Based on the dose equivalent to that point and relate to the type and energy of the radiation
What are the three types of operational dose quantities?
Ambient dose equivalent, directional dose equivalent and personal dose equivalent
What dose quantity is the skin dose limit in IRR17?
Equivalent dose
When do you do a radiation survey?
Verifies construction and part of prior risk assessment
What factors need to be considered for the choice of instrument?
Radiation type (including energy), dose rate, duration and geometrical precision
What are the four types of detector technologies?
Film, gas, scintillation detectors and semiconductor detectors
What are examples of gas detectors?
Ionisation chambers, proportional counters and Geiger Muller tubes (saturation detector)
What does traditional film contain?
Silver bromide crystals on a cellulose base
How does an image form on traditional film?
Radiation releases free silver to form a latent image that can be seen after developing it
What are the advantages and disadvantages of film?
Advantages: high spatial resolution, 2D dose map, permanent, no electrical connections
Disadvantages: processing required, specific range of doses, different energy response than tissue
How do gas detectors work?
Positive and negative electrodes to make an electric field and ions are attracted to electrodes and then coulombs (current) can be converted to dose
In gas detectors, when could secondary ionisation occur?
If the field is strong enough
What features changes the gas detector type?
The amount of applied voltage across the electrodes
There are 6 regions of increasing applied voltage for gas filled detectors, what are they called?
Recombination, ionisation chamber, proportional, limited proportionality, GM counter and region of continuous discharge
What does a higher applied voltage for gas-filled detectors mean for the detector?
It is more sensitive (like GM tube)
Are ionisation chambers high or low voltage and does this produce secondary ionisation?
Relatively low voltage (below 400 V) and no
Is charge proportional to dose in ionisation chambers?
Yes
Are ionisation chambers low or high sensitivity and are they suitable for high dose rates?
Low and yes
What are the advantages of thimble ionisation chambers?
High accuracy, low dose-rate dependence, linear response and stable
What are the disadvantages of ionisation chambers?
Magnitude of reading (gain) dependent on the mass or volume of air so small chambers have poor gain (high dose needed for reliability) but large chambers have poor spatial resolution
Do proportional counters produce secondary ionisation?
Yes but only some (charge multiplication of 10^3-10^4)
Do proportional counters have good sensitivity and does this make them suitable for low intensity and high dose rates?
Yes, good for low intensities but not for high dose rates
How does a GM tube work (not about the electrodes)?
Each event completely ionises the gas and creates a Townsend avalanche, with the signal being independent on initiating energy
Do GM tubes need to recover between events and this makes them unsuitable for high or low dose rates?
Yes so not suitable for high dose rates
When are gas detectors used?
Dose-rate meters (radiation surveys, leakage measurements and QA) and contamination monitors (proactive and reactive monitoring)
What are the types of solid state detectors?
Semiconductors, scintillators and thermo-luminescent detectors (TLDs)
What type of solid state detectors act as solid state ion chambers?
Semiconductor detectors
Are semiconductor detectors more sensitive than ion chambers of the same volume and why?
Yes (10^4 times) because of lower energy per ion pair and higher density
What are the advantages of semiconductor diode detectors?
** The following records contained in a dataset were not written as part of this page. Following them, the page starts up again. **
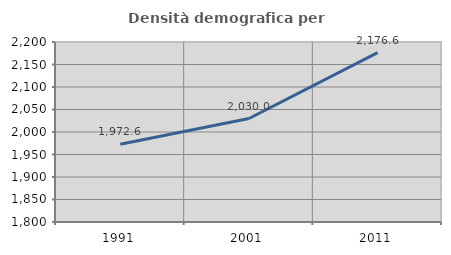
| Category | Densità demografica |
|---|---|
| 1991.0 | 1972.615 |
| 2001.0 | 2029.988 |
| 2011.0 | 2176.554 |
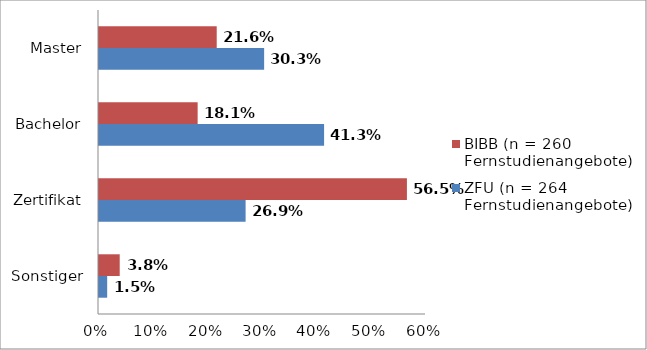
| Category | ZFU (n = 264 Fernstudienangebote) | BIBB (n = 260 Fernstudienangebote) |
|---|---|---|
| Sonstiger | 0.015 | 0.038 |
| Zertifikat | 0.269 | 0.565 |
| Bachelor | 0.413 | 0.181 |
| Master | 0.303 | 0.216 |
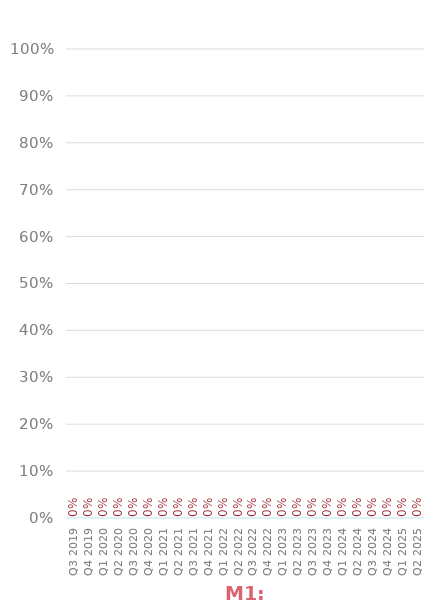
| Category | Series 0 |
|---|---|
| Q3 2019 | 0 |
| Q4 2019 | 0 |
| Q1 2020 | 0 |
| Q2 2020 | 0 |
| Q3 2020 | 0 |
| Q4 2020 | 0 |
| Q1 2021 | 0 |
| Q2 2021 | 0 |
| Q3 2021 | 0 |
| Q4 2021 | 0 |
| Q1 2022 | 0 |
| Q2 2022 | 0 |
| Q3 2022 | 0 |
| Q4 2022 | 0 |
| Q1 2023 | 0 |
| Q2 2023 | 0 |
| Q3 2023 | 0 |
| Q4 2023 | 0 |
| Q1 2024 | 0 |
| Q2 2024 | 0 |
| Q3 2024 | 0 |
| Q4 2024 | 0 |
| Q1 2025 | 0 |
| Q2 2025 | 0 |
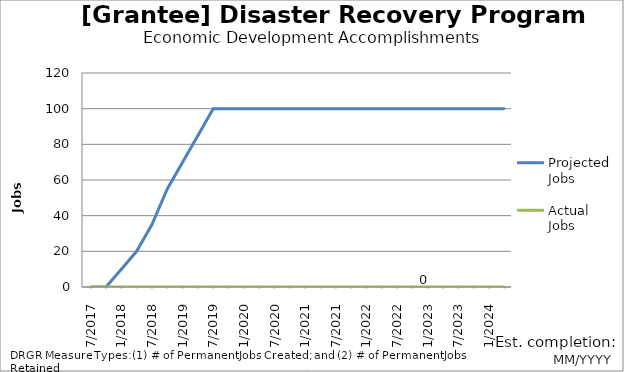
| Category | Projected Jobs | Actual Jobs |
|---|---|---|
| 7/2017 | 0 | 0 |
| 10/2017 | 0 | 0 |
| 1/2018 | 10 | 0 |
| 4/2018 | 20 | 0 |
| 7/2018 | 35 | 0 |
| 10/2018 | 55 | 0 |
| 1/2019 | 70 | 0 |
| 4/2019 | 85 | 0 |
| 7/2019 | 100 | 0 |
| 10/2019 | 100 | 0 |
| 1/2020 | 100 | 0 |
| 4/2020 | 100 | 0 |
| 7/2020 | 100 | 0 |
| 10/2020 | 100 | 0 |
| 1/2021 | 100 | 0 |
| 4/2021 | 100 | 0 |
| 7/2021 | 100 | 0 |
| 10/2021 | 100 | 0 |
| 1/2022 | 100 | 0 |
| 4/2022 | 100 | 0 |
| 7/2022 | 100 | 0 |
| 10/2022 | 100 | 0 |
| 1/2023 | 100 | 0 |
| 4/2023 | 100 | 0 |
| 7/2023 | 100 | 0 |
| 10/2023 | 100 | 0 |
| 1/2024 | 100 | 0 |
| 4/2024 | 100 | 0 |

Small sensitive volume, high gain (low energy threshold for ionisation) so good for low dose rates and instant read out
What are the disadvantages of semiconductor diode detectors?
Temperature dependent, subject to radiation damage and higher response to low energy photons
Where are semiconductor detectors used?
In radiotherapy for in-vivo point-dose measurements and QA
Diagnostic (everywhere in DR)
What are scintillator detectors based on?
Scintillation- light emission, where certain crystals contain activator atoms and emit light upon absorption of radiation
What material are scintillators usually made of?
High atomic number phosphors for gamma rays (plastic for beta)
What is a typical scintillation probe attached to in a gamma camera?
Photomultiplier tube
What issues does doping a scintillator crystal solve?
Poisson noise and photon wavelength-detection efficiency issues
What does doping a scintillation crystal do?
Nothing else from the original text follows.